The mass port may include an air slot 106. The air slot 106 may include a funnel that penetrates the mass port and runs through a center of the head portion 102 and a center of the insertion portion 104 along a longitudinal axis. The air slot 106 may have a circular shape with a diameter between 0.75 millimeters (mm) and 2 millimeters. For example, the air slot may have a diameter of about 1.5 millimeters. As used herein, the term “about” as applied to a value may indicate a range of ±10% of the stated value. Alternatively, the air slot 106 may have a diameter with another suitable value. Other dimensions for the air slot 106 are possible. In some implementations, the two ends of the air slot 106 may have a conical shape, and diameters at the two ends of the air slot 106 may be larger than diameters in the middle of the air slot 106.

In some implementations, the mass port formed by the head portion 102 and the insertion portion 104 may have a shape similar to a thumbtack. In some implementations, the head portion 102 and the insertion portion 104 of the mass port may be formed by a single piece of material such as a single piece of plastic (e.g., acrylonitrile butadiene styrene (ABS)). Alternatively, the head portion 102 may be attached to the insertion portion 104 using glue or other mechanical coupling approaches.

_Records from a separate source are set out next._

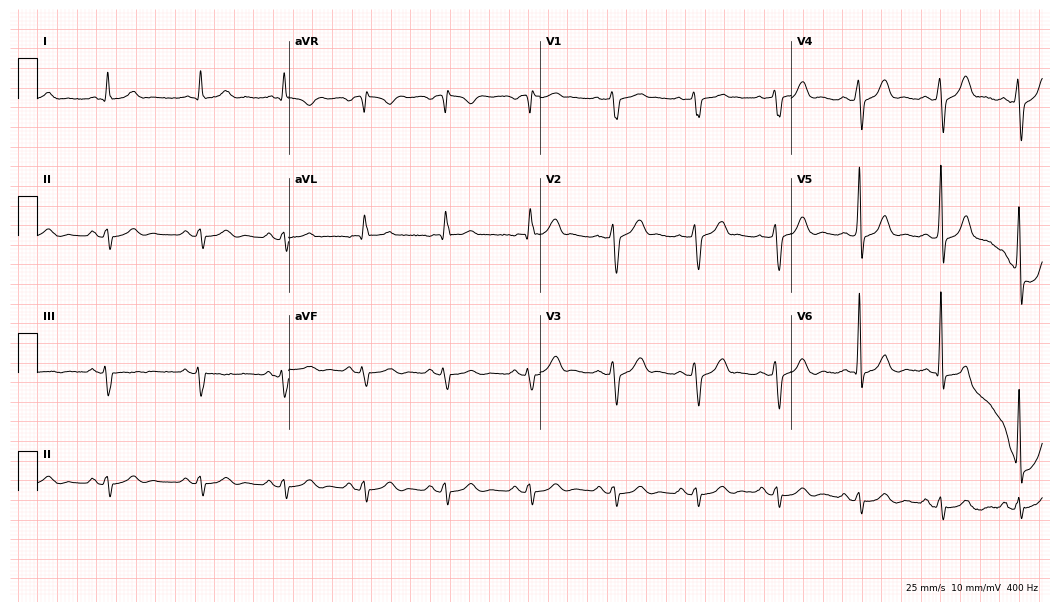
Electrocardiogram, a male, 75 years old. Of the six screened findings (first-degree AV block, right bundle branch block (RBBB), left bundle branch block (LBBB), sinus bradycardia, atrial fibrillation (AF), sinus tachycardia), none is recorded.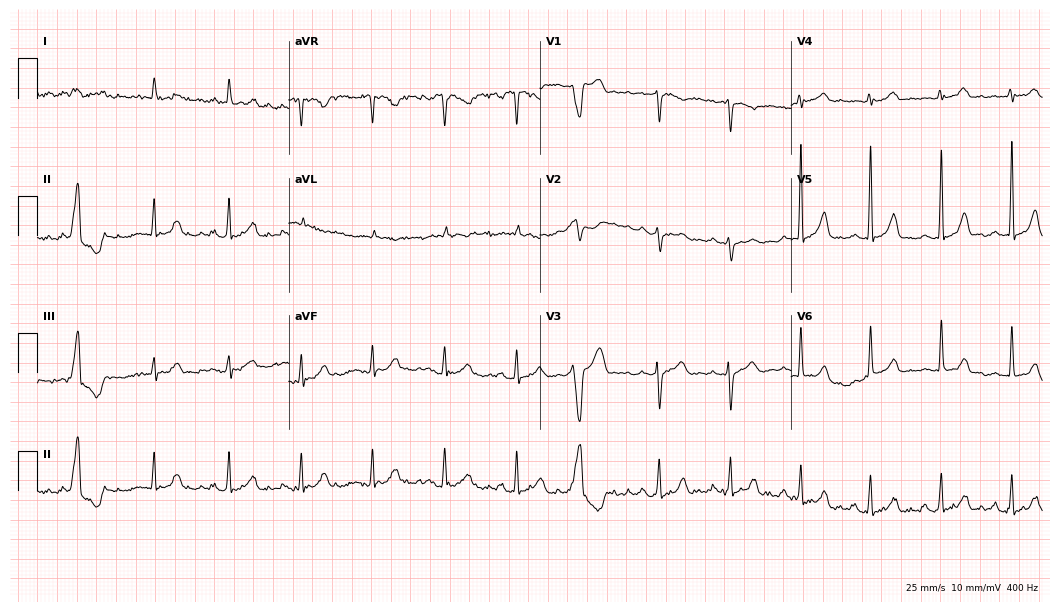
12-lead ECG from a female, 83 years old. Screened for six findings — first-degree AV block, right bundle branch block, left bundle branch block, sinus bradycardia, atrial fibrillation, sinus tachycardia — none is recorded. Other findings, if any, are not listed.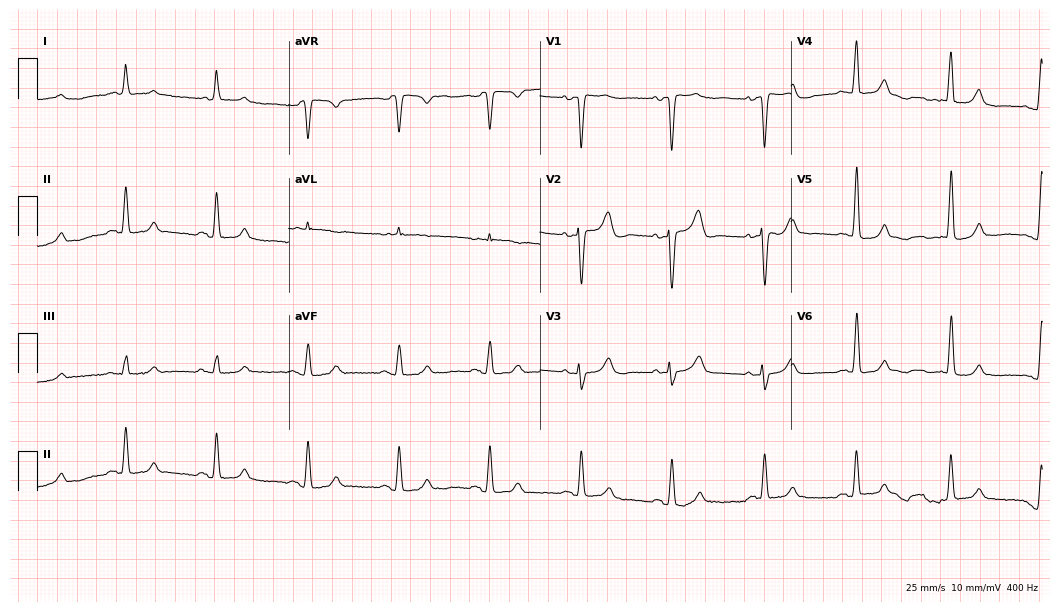
Resting 12-lead electrocardiogram. Patient: a female, 81 years old. None of these six findings is recorded: first-degree AV block, right bundle branch block, left bundle branch block, sinus bradycardia, atrial fibrillation, sinus tachycardia.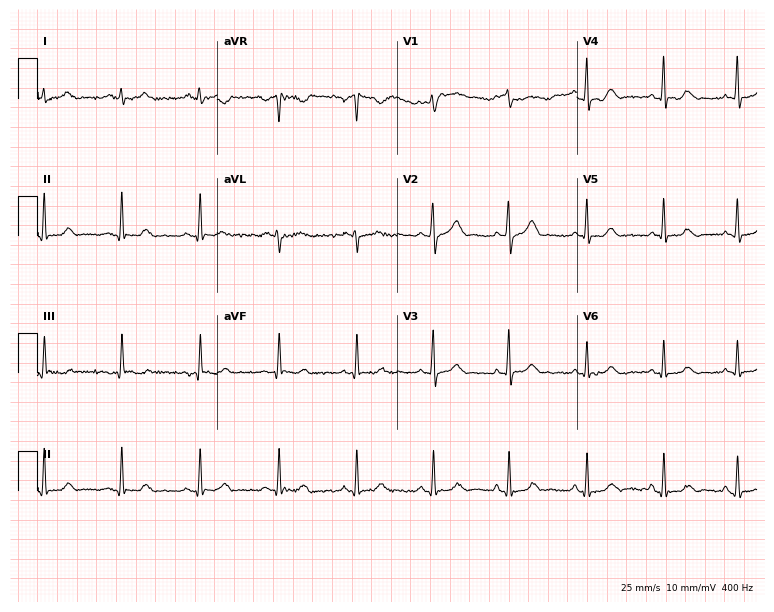
Resting 12-lead electrocardiogram (7.3-second recording at 400 Hz). Patient: a 37-year-old female. Read as a normal ECG.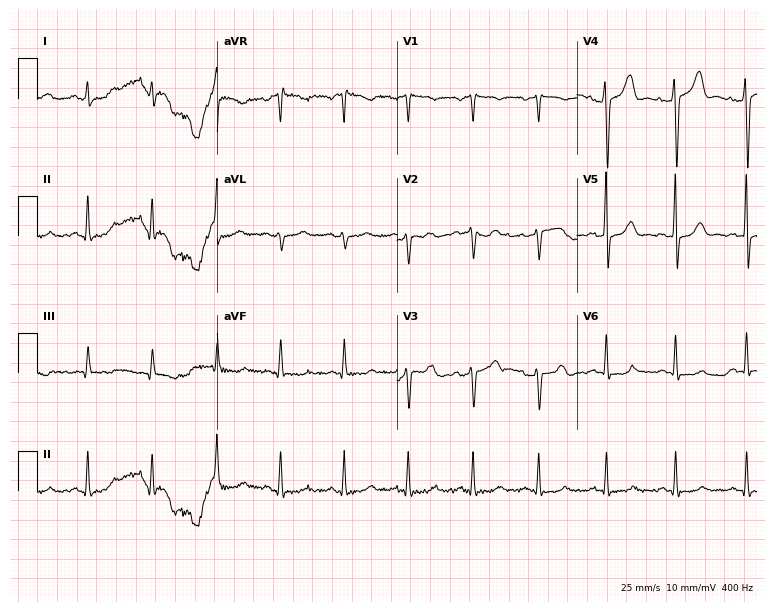
12-lead ECG from a female, 46 years old. Screened for six findings — first-degree AV block, right bundle branch block, left bundle branch block, sinus bradycardia, atrial fibrillation, sinus tachycardia — none is recorded. Other findings, if any, are not listed.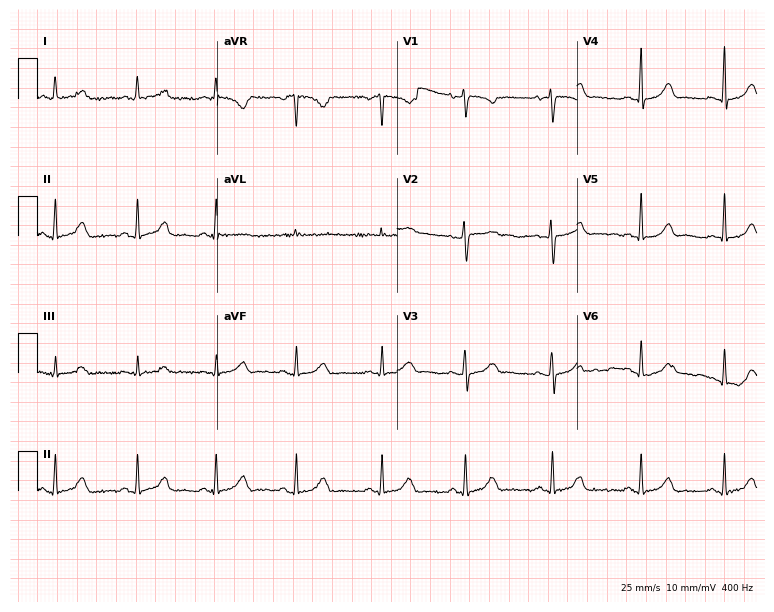
Resting 12-lead electrocardiogram (7.3-second recording at 400 Hz). Patient: a 40-year-old female. Read as a normal ECG.

The mass port may be coupled to a speaker port of a rear plate of a driver. For example, the insertion portion 104 of the mass port may be inserted into a speaker port of a rear plate of a driver as illustrated in FIGS. 2B and 2C. Dimensions of the mass port are illustrated with reference to FIG. 3.

Referring to FIG. 1B, a rear view of the head portion 102 is illustrated. The rear side of the head portion 102 includes a sealing structure 152 for attaching the head portion 102 to a rear plate of a driver. For example, the sealing structure 152 may include a glue moat that may be filled with glue for attaching the mass port to the rear plate of the driver. Dimensions of the sealing structure 152 are illustrated with reference to FIG. 3. A rear view and a side view of the insertion portion 104 are also illustrated in FIG. 1B, with the air slot 106 running through the insertion portion 104 and the head portion 102.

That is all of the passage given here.